WASHINGTON DIPLOMAT
By Larry Luxner
SAN JUAN — It’s another 85-degree afternoon in Old San Juan, and dozens of cruise ship passengers stroll along the waterfront, casually making their way toward Pier 4, where the 110,000-ton Carnival Glory awaits them. An elderly man walks by, selling coco, piña and parcha-flavored ice cream to tourists, while a local entertainer wrapped in the red, white and blue Puerto Rican flag sings “Stand By Me” in front of a kiosk selling Puerto Rico-themed baseball caps, license plates and necklaces.
The musician, known only as “El Gallo de San Juan,” has been here for 20 years, arriving every morning at 8 a.m. and walking up and down the entire waterfront with his songs and trinkets.
“The people are buying,” he says. “They don’t spend a lot.
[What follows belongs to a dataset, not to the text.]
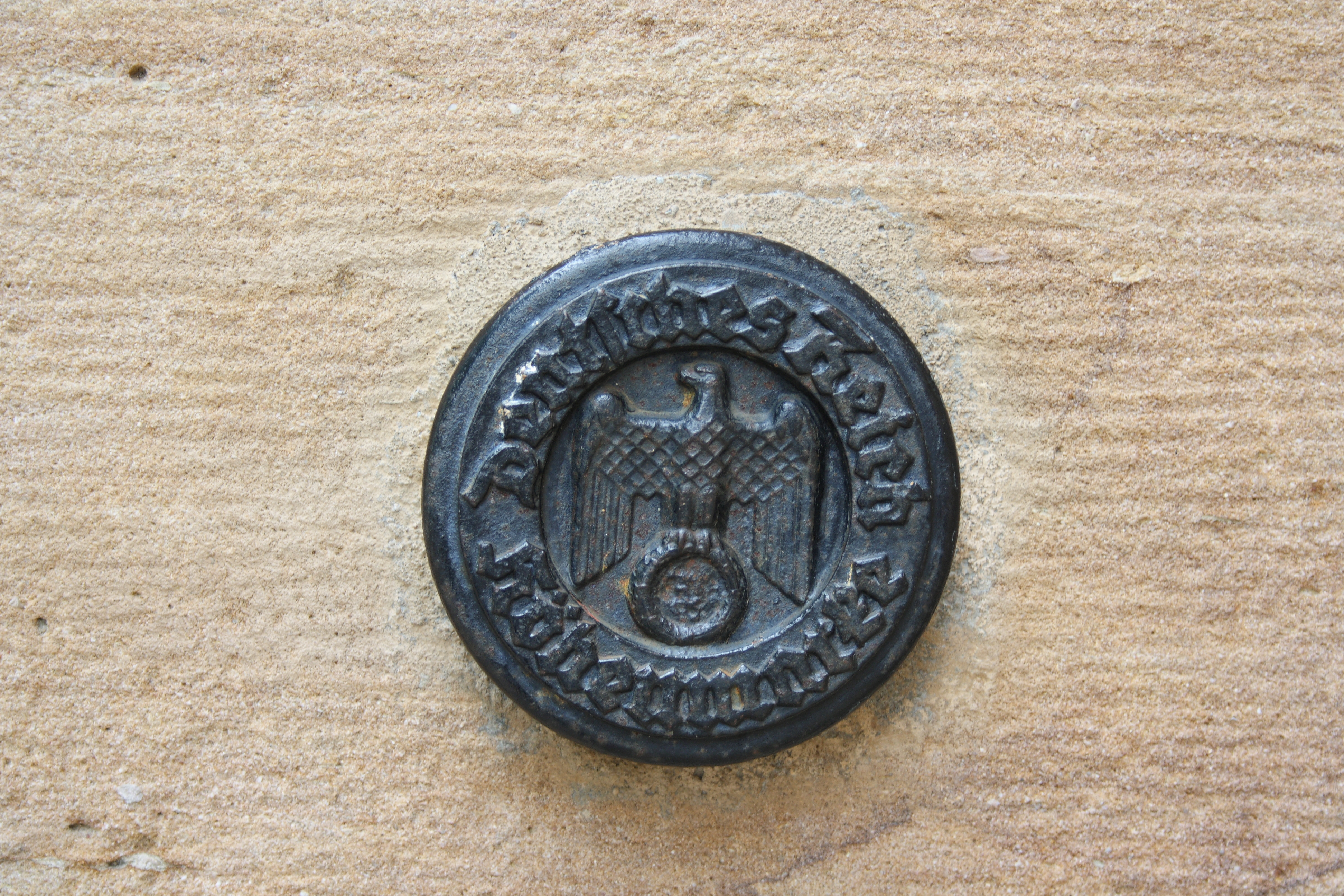 Höhenmarke an der evangelischen Stadtkirche in Lauterbach (Hessen), Marktplatz 10, Inschrift: Deutsches Reich Höhenmarke, mit Reichsadler

They buy cheap things, but they’re buying.”
Directly across the street is the Hacienda, Puerto Rico’s Treasury Department, which chafes under the weight of the island’s $68 billion budget deficit. But the tourists — clad mostly in shorts, T-shirts and flip-flops — don’t seem to care, any more than they care about the Zika epidemic that’s frightened so many islanders or the staggering brain drain that has seen hundreds of thousands of Puerto Ricans flee for the U.S. mainland in the wake of economic stagnancy.